Real-World Multimodal Models (2024-2025)

ModelModalitiesArchitecture
GPT-4oText, Image, AudioNative multimodal
Gemini 2.0 FlashText, Image, Audio, VideoNative multimodal
Claude 3.5 SonnetText, ImageVision encoder + LLM
LLaVA 1.6Text, ImageCLIP + Vicuna
Qwen-VLText, ImageViT + Qwen LLM
Phi-3.5 VisionText, ImageCLIP + Phi

What Multimodal Models Still Struggle With

Spatial reasoning: Counting objects, understanding left/right relationships, precise localization.

Fine-grained detail: Small text, low-resolution portions of images, subtle visual differences.

Long video: Maintaining coherent understanding across many minutes of footage.

Audio-visual sync: Understanding that the person speaking in the video is the same as the face on screen.

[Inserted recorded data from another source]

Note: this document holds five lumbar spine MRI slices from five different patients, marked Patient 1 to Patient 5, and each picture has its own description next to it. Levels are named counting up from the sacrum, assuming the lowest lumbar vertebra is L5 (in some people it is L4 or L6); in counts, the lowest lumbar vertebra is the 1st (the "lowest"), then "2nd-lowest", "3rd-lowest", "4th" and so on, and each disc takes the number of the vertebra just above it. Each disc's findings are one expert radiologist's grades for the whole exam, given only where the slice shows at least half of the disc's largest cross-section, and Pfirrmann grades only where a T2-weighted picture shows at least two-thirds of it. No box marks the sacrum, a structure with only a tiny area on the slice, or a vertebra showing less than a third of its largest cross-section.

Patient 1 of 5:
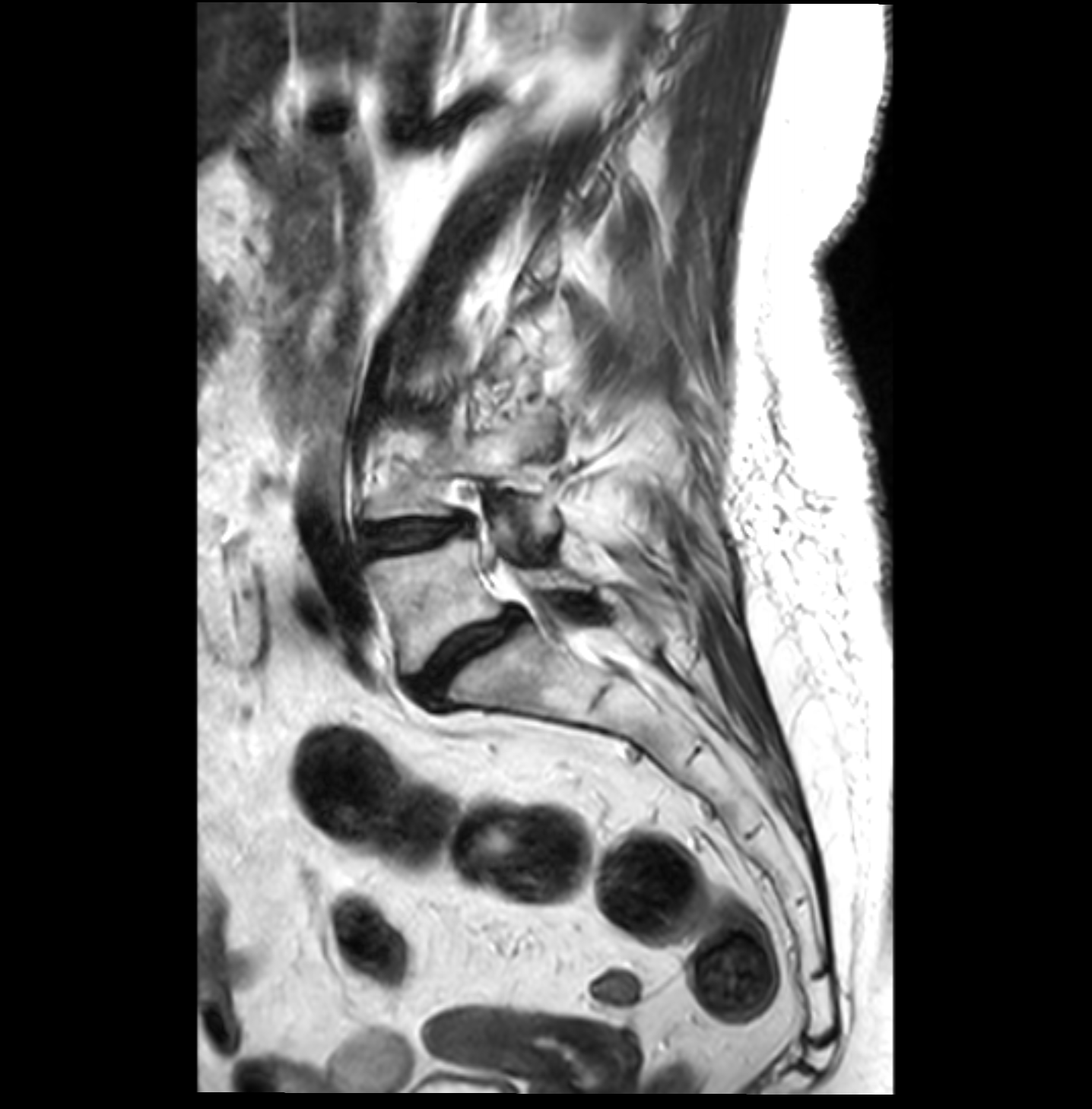 Slice 15 of 36, MRI lumbar spine (T2-weighted), sagittal plane
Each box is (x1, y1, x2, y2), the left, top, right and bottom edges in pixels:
2nd-lowest vertebra at (366, 404, 559, 543) | 2nd-lowest disc at (362, 518, 465, 553) | lowest vertebra at (368, 502, 589, 670) | lowest disc at (413, 609, 522, 699)

Degenerative findings by level:
• 2nd-lowest disc: Pfirrmann grade 3, Modic type II, disc narrowing, disc bulging
• lowest disc: Pfirrmann grade 4, disc bulging, Modic type II, spondylolisthesis, disc narrowing

Patient 2 of 5:
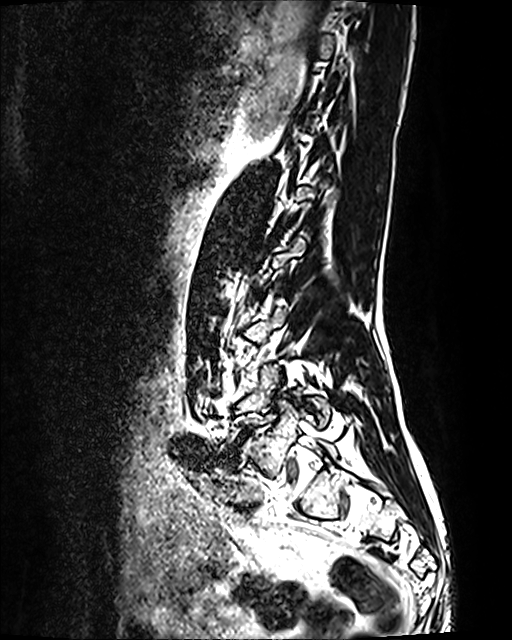 Image 512x640, Patient sex: F, Slice 86 of 120, MRI lumbar spine (T2 SPACE (3D)), sagittal plane
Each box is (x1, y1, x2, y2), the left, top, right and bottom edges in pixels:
Disc L5/S1 at (220, 426, 253, 465).
L5 at (215, 365, 331, 452).

Patient 3 of 5:
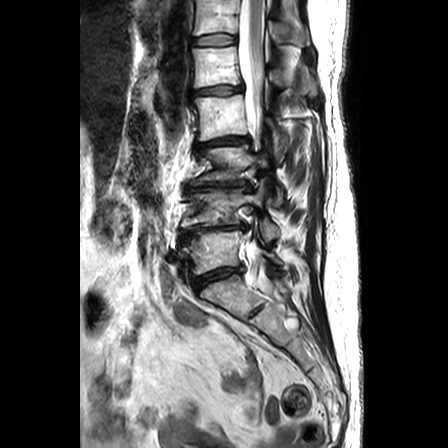 448x448 px | Slice 15 of 24 | T2-weighted sagittal MRI of the lumbar spine | Field of view 280x280 mm

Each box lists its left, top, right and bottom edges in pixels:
Lowest disc at left=191, top=266, right=244, bottom=291.
6th disc at left=192, top=34, right=237, bottom=44.
6th vertebra at left=194, top=0, right=303, bottom=46.
4th disc at left=196, top=135, right=250, bottom=151.
Lowest vertebra at left=180, top=229, right=283, bottom=275.
4th vertebra at left=190, top=94, right=288, bottom=163.
5th disc at left=192, top=85, right=242, bottom=93.
2nd-lowest vertebra at left=180, top=178, right=279, bottom=240.
3rd-lowest vertebra at left=193, top=146, right=283, bottom=206.
Spinal canal at left=239, top=0, right=275, bottom=294.
5th vertebra at left=192, top=46, right=283, bottom=87.
2nd-lowest disc at left=180, top=223, right=245, bottom=242.
3rd-lowest disc at left=186, top=180, right=251, bottom=191.

Radiological gradings:
- 3rd-lowest disc: Pfirrmann grade 5, disc narrowing, Modic type II, lower-endplate change, upper-endplate change, disc bulging
- 5th disc: Pfirrmann grade 2, disc bulging
- lowest disc: Pfirrmann grade 3, upper-endplate change, disc bulging, lower-endplate change, disc narrowing
- 6th disc: Pfirrmann grade 1
- 4th disc: Pfirrmann grade 3, upper-endplate change, disc bulging, disc narrowing, lower-endplate change
- 2nd-lowest disc: disc bulging, upper-endplate change, Modic type II, disc narrowing, lower-endplate change

Patient 4 of 5:
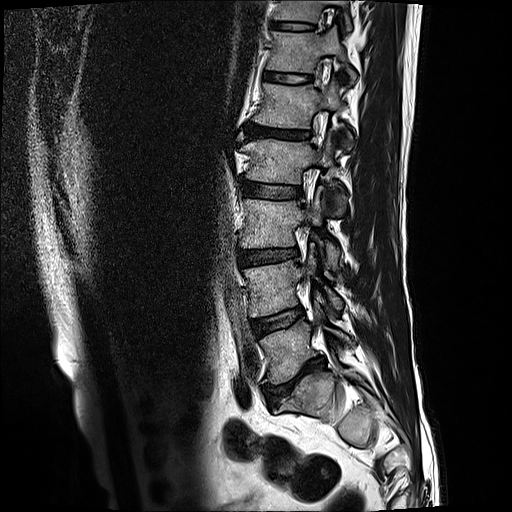
MRI lumbar spine (T2-weighted), sagittal plane, Field of view 300x300 mm, Slice 14 of 17, Sex M
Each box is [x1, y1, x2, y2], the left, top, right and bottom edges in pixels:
T11: [276, 0, 349, 24] | L4/L5: [250, 306, 304, 333] | T12/L1: [265, 70, 312, 83] | disc L5/S1: [263, 354, 326, 403] | disc L1/L2: [246, 122, 309, 141] | L4 vertebra: [243, 250, 341, 317] | T11/T12: [271, 22, 314, 29] | L3/L4: [238, 246, 299, 265] | L1: [254, 78, 341, 128] | L3: [241, 190, 339, 269] | T12 vertebra: [266, 26, 356, 80] | L5 vertebra: [260, 304, 354, 383] | L2 vertebra: [242, 131, 333, 183] | disc L2/L3: [240, 179, 302, 198]

Radiological gradings:
• L1/L2: Pfirrmann grade 5, disc narrowing, Modic type II, lower-endplate change, disc bulging, upper-endplate change
• L4/L5: Modic type II
• T11/T12: Pfirrmann grade 3, lower-endplate change, upper-endplate change
• T12/L1: Pfirrmann grade 3
• L2/L3: Pfirrmann grade 3
• L3/L4: Pfirrmann grade 3, disc bulging, lower-endplate change, upper-endplate change
• L5/S1: Pfirrmann grade 5, disc narrowing, upper-endplate change, disc bulging, lower-endplate change, Modic type II

Patient 5 of 5:
Patient sex: M, 512x521 px, Sagittal T2-weighted lumbar spine MRI
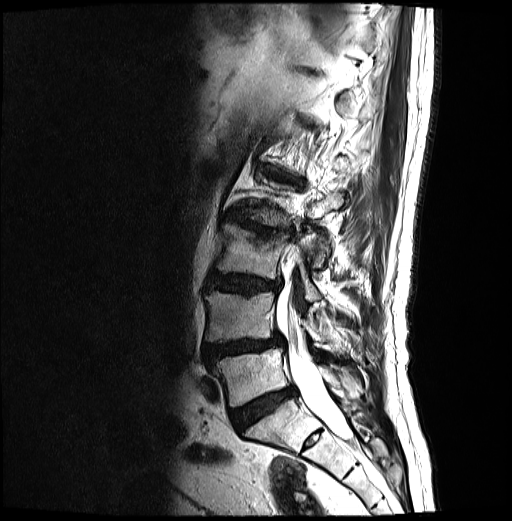
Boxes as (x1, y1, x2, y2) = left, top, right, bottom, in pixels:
L5 vertebra at (213, 348, 362, 406), L2 vertebra at (239, 177, 343, 267), L2/L3 at (227, 213, 293, 237), L3 at (214, 224, 319, 301), intervertebral disc L4/L5 at (204, 335, 283, 364), spinal canal at (275, 256, 350, 440), L3/L4 at (207, 274, 280, 294), L4 vertebra at (205, 291, 345, 352), L5/S1 at (230, 388, 292, 431), intervertebral disc L1/L2 at (263, 167, 302, 185).

Per-level radiological findings:
• L2/L3: upper-endplate change, disc narrowing, lower-endplate change, disc bulging, Modic type I
• L3/L4: Pfirrmann grade 4, disc bulging, upper-endplate change, lower-endplate change
• L4/L5: Pfirrmann grade 4, disc narrowing, disc herniation, disc bulging, upper-endplate change, Modic type II, spondylolisthesis, lower-endplate change
• L5/S1: Pfirrmann grade 4
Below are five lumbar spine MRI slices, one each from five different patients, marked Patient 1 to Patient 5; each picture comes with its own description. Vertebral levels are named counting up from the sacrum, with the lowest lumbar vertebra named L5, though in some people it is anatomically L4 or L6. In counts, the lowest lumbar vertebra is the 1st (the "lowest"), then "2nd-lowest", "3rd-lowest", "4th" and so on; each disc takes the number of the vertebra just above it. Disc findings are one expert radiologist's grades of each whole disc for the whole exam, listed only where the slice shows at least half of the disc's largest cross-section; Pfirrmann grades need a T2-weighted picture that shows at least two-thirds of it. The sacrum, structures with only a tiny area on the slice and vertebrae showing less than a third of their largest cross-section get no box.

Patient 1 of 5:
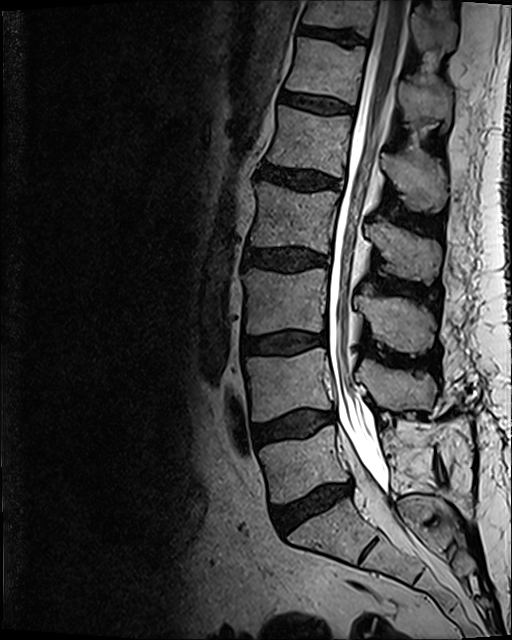 MRI lumbar spine (T2 SPACE (3D)), sagittal plane; Image 512x640
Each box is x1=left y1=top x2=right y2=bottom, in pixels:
Annotations:
• intervertebral disc T12/L1 (6th disc): x1=281 y1=93 x2=353 y2=113
• spinal canal: x1=327 y1=0 x2=409 y2=508
• intervertebral disc L1/L2 (5th disc): x1=258 y1=161 x2=337 y2=190
• intervertebral disc L2/L3 (4th disc): x1=243 y1=247 x2=327 y2=270
• L1 (5th vertebra): x1=267 y1=105 x2=446 y2=211
• L5 (lowest vertebra): x1=259 y1=424 x2=433 y2=503
• L4/L5 (2nd-lowest disc): x1=253 y1=409 x2=335 y2=444
• L3/L4 (3rd-lowest disc): x1=244 y1=332 x2=319 y2=354
• intervertebral disc L5/S1 (lowest disc): x1=272 y1=485 x2=350 y2=533
• T11 (7th vertebra): x1=302 y1=0 x2=460 y2=53
• T12 (6th vertebra): x1=286 y1=38 x2=453 y2=128
• L3 (3rd-lowest vertebra): x1=244 y1=269 x2=436 y2=353
• T11/T12 (7th disc): x1=299 y1=24 x2=365 y2=45
• L4 (2nd-lowest vertebra): x1=246 y1=351 x2=437 y2=421
• L2 (4th vertebra): x1=251 y1=182 x2=441 y2=283

Degenerative findings by level:
• T11/T12 (7th disc): Pfirrmann grade 3
• L3/L4 (3rd-lowest disc): Pfirrmann grade 2, Modic type II, disc bulging
• L4/L5 (2nd-lowest disc): Pfirrmann grade 2, Modic type II, disc bulging
• T12/L1 (6th disc): Pfirrmann grade 2
• L5/S1 (lowest disc): Pfirrmann grade 3, disc bulging, Modic type II, disc narrowing
• L2/L3 (4th disc): Pfirrmann grade 3, disc bulging
• L1/L2 (5th disc): Pfirrmann grade 3, disc bulging

Patient 2 of 5:
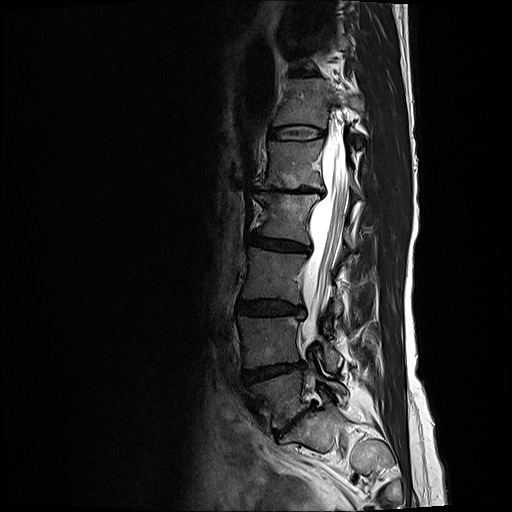
Patient sex: F, T2-weighted sagittal MRI of the lumbar spine

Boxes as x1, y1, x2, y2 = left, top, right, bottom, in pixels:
T12: 275, 79, 363, 128
L5: 248, 371, 346, 428
L1/L2: 257, 185, 321, 194
intervertebral disc L5/S1: 276, 405, 313, 436
spinal canal: 302, 141, 345, 344
L2: 254, 194, 355, 250
L4: 239, 316, 342, 371
L2/L3: 250, 231, 309, 252
L3 vertebra: 243, 248, 341, 314
L3/L4: 238, 299, 303, 316
L4/L5: 243, 363, 303, 382
intervertebral disc T12/L1: 270, 124, 325, 140
L1 vertebra: 256, 140, 361, 195

Radiological gradings:
  L4/L5: Pfirrmann grade 4, Modic type II, disc narrowing, disc bulging
  L3/L4: Pfirrmann grade 3, disc bulging
  L1/L2: Pfirrmann grade 5, upper-endplate change, disc bulging, lower-endplate change, disc narrowing, Modic type II
  L2/L3: disc bulging, disc narrowing
  T12/L1: Pfirrmann grade 2

Patient 3 of 5:
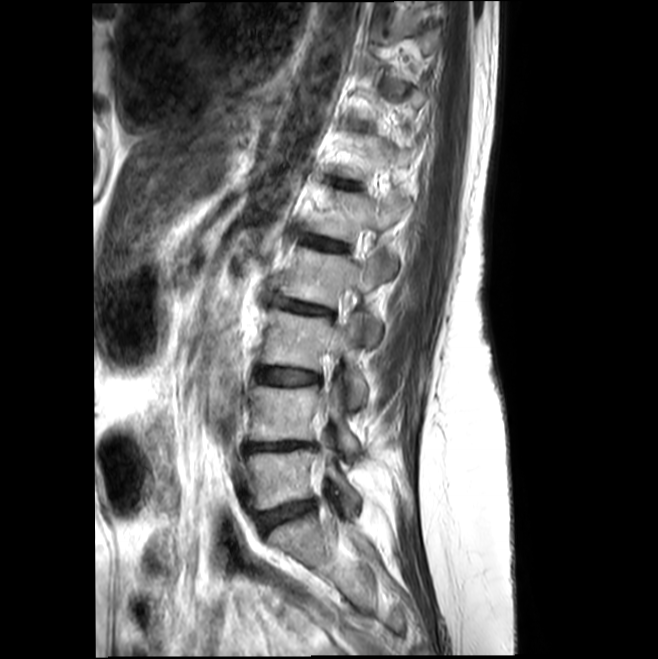
Patient sex: F. T2-weighted sagittal MRI of the lumbar spine. Slice spacing 4.4 mm. Sagittal slice index 11.
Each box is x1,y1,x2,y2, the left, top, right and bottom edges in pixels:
L1: 306,191,409,272.
T12 vertebra: 336,134,410,180.
Intervertebral disc L3/L4: 256,368,320,385.
T12/L1: 337,181,354,188.
L4/L5: 247,441,316,450.
L2: 279,248,388,345.
L3 vertebra: 261,309,365,407.
Intervertebral disc L1/L2: 304,237,345,250.
L5 vertebra: 247,449,359,510.
L5/S1: 256,502,313,531.
L2/L3: 275,299,334,315.
L4 vertebra: 250,384,359,459.

Per-level radiological findings:
  L3/L4: Pfirrmann grade 2, Modic type II, disc bulging
  L5/S1: disc bulging
  L4/L5: Pfirrmann grade 3, Modic type II, disc bulging, upper-endplate change, lower-endplate change
  L2/L3: Pfirrmann grade 2, disc bulging
  L1/L2: no Modic or endplate change, herniation, narrowing, bulging or spondylolisthesis recorded

Patient 4 of 5:
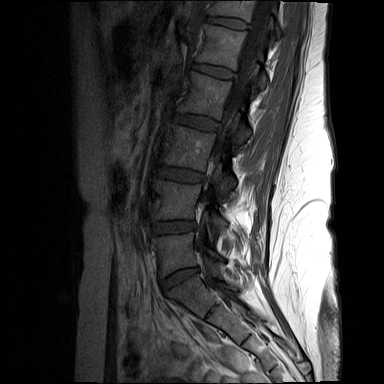
Image 384x384; MRI lumbar spine (T1-weighted), sagittal plane; Sex F
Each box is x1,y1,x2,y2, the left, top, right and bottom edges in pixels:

Hallucination: Multimodal models can hallucinate image content just as readily as text content — sometimes more so, because evaluation is harder.


The Direction of Travel

The trajectory is clear: modalities will continue to collapse into unified models. The question isn’t whether future AI will be multimodal — it’s how seamlessly the boundaries will dissolve.

Native multimodal training, more efficient visual tokenization, and better temporal understanding for video are the active research frontiers. By the time you read this, the state of the art has probably moved again.

That’s multimodal AI: a field that’s perpetually mid-sentence.